Square Root of 982

The square root is the inverse of the square of the number. 982 is not a perfect square. The square root of 982 is expressed in both radical and exponential form. In radical form, it is expressed as √982, whereas in exponential form as (982)^(1/2). √982 ≈ 31.3209, which is an irrational number because it cannot be expressed in the form of p/q, where p and q are integers and q ≠ 0.

The prime factorization method is used for perfect square numbers. However, for non-perfect square numbers, the prime factorization method is not used; instead, the long division method and approximation method are used. Let us now learn the following methods:

• Prime factorization method
   
• Long division method
   
• Approximation method

The product of prime factors is the prime factorization of a number. Now let us look at how 982 is broken down into its prime factors.

Step 1: Finding the prime factors of 982. Breaking it down, we get 2 × 491. Since 491 is a prime number, the factorization cannot form pairs.

Therefore, calculating √982 using prime factorization is not feasible for an exact square root.

The long division method is particularly used for non-perfect square numbers. In this method, we should check the closest perfect square number for the given number. Let us now learn how to find the square root using the long division method, step by step.

Step 1: To begin with, we need to group the numbers from right to left. In the case of 982, we need to group it as 82 and 9.

Step 2: Now we need to find n whose square is ≤ 9. We can say n is ‘3’ because 3 × 3 = 9, which is equal to 9. Now the quotient is 3, and after subtracting 9 - 9, the remainder is 0.

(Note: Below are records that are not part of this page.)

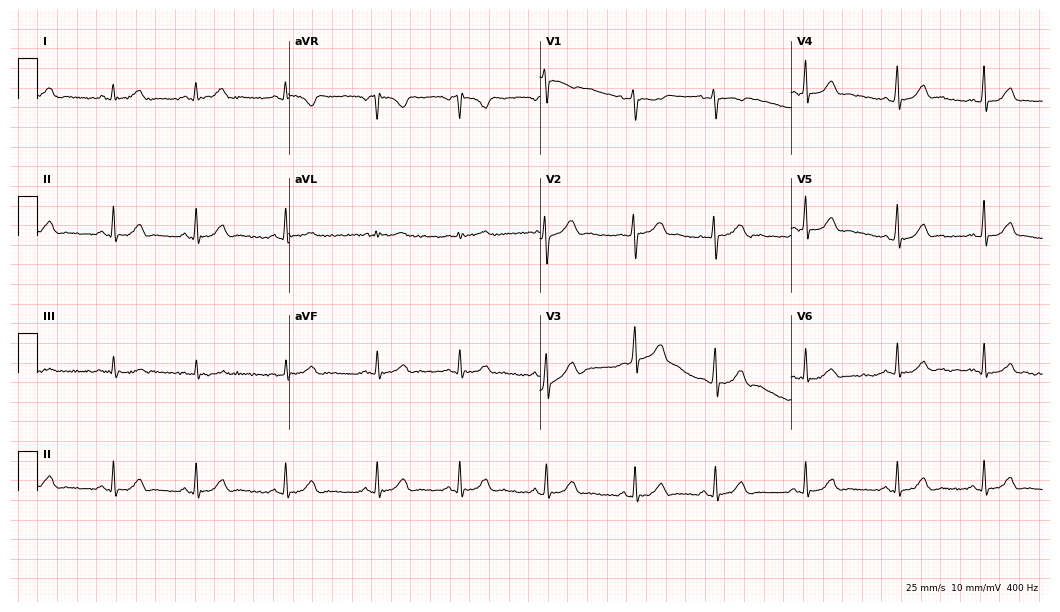
Electrocardiogram, a woman, 18 years old. Overall reading on record: normal ECG.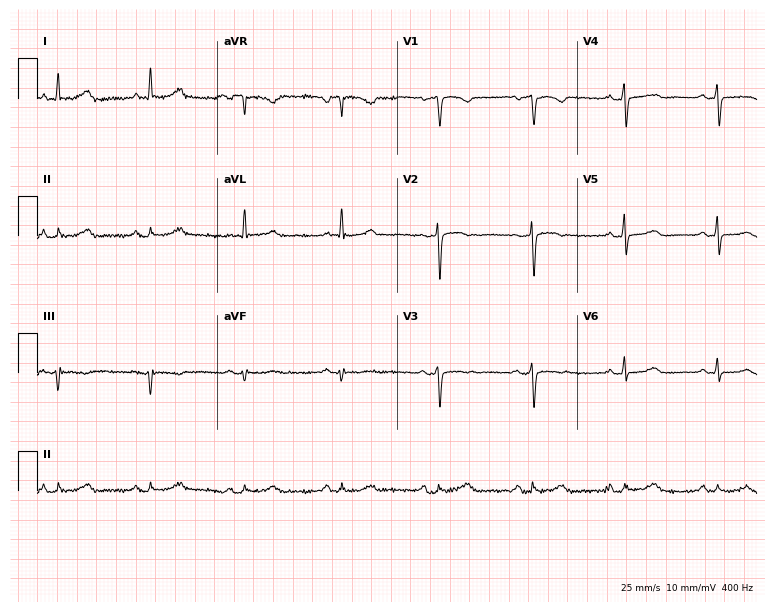
12-lead ECG (7.3-second recording at 400 Hz) from a woman, 68 years old. Labelled as a normal ECG.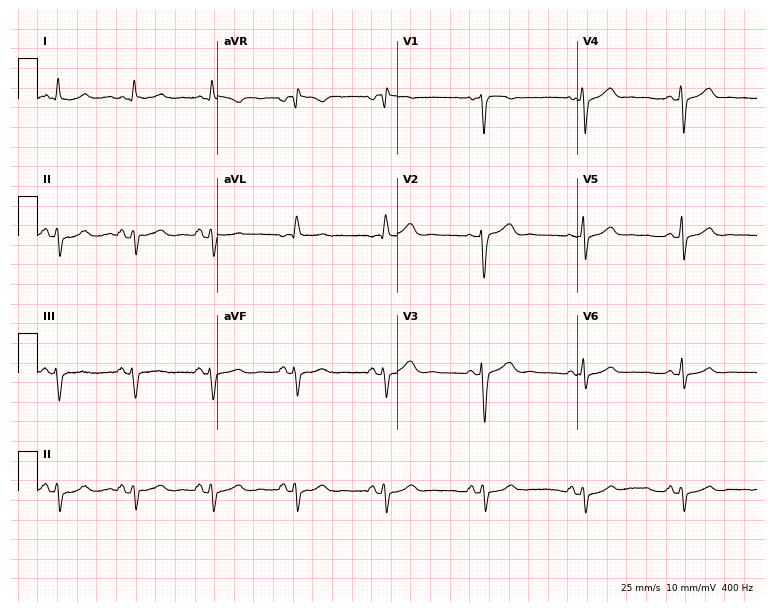
Resting 12-lead electrocardiogram (7.3-second recording at 400 Hz). Patient: a 42-year-old female. None of these six findings is recorded: first-degree AV block, right bundle branch block, left bundle branch block, sinus bradycardia, atrial fibrillation, sinus tachycardia. Only these six findings were labelled.

Step 3: Now let us bring down 82, which is the new dividend. Add the old divisor with the same number: 3 + 3 = 6, which will be our new divisor.

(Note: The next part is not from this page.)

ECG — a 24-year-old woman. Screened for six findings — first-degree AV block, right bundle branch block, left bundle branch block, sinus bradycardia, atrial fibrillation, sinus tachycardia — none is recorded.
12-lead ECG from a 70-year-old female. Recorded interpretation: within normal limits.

Step 4: The new divisor will be the sum of the dividend and quotient. Now we get 6n as the new divisor, we need to find the value of n.

Step 5: The next step is finding 6n × n ≤ 82. Let us consider n as 1, now 6 × 1 × 1 = 61.

Step 6: Subtract 82 from 61; the difference is 21, and the quotient is 31.

Step 7: Since the dividend is less than the divisor, we need to add a decimal point. Adding the decimal point allows us to add two zeroes to the dividend. Now the new dividend is 2100.

Step 8: Now we need to find the new divisor that is 62 because 622 × 2 = 1244.

Step 9: Subtracting 1244 from 2100, we get the result 856.

Step 10: Now the quotient is 31.2.

Step 11: Continue doing these steps until we get two numbers after the decimal point. Suppose if there are no decimal values, continue till the remainder is zero. So the square root of √982 is approximately 31.32.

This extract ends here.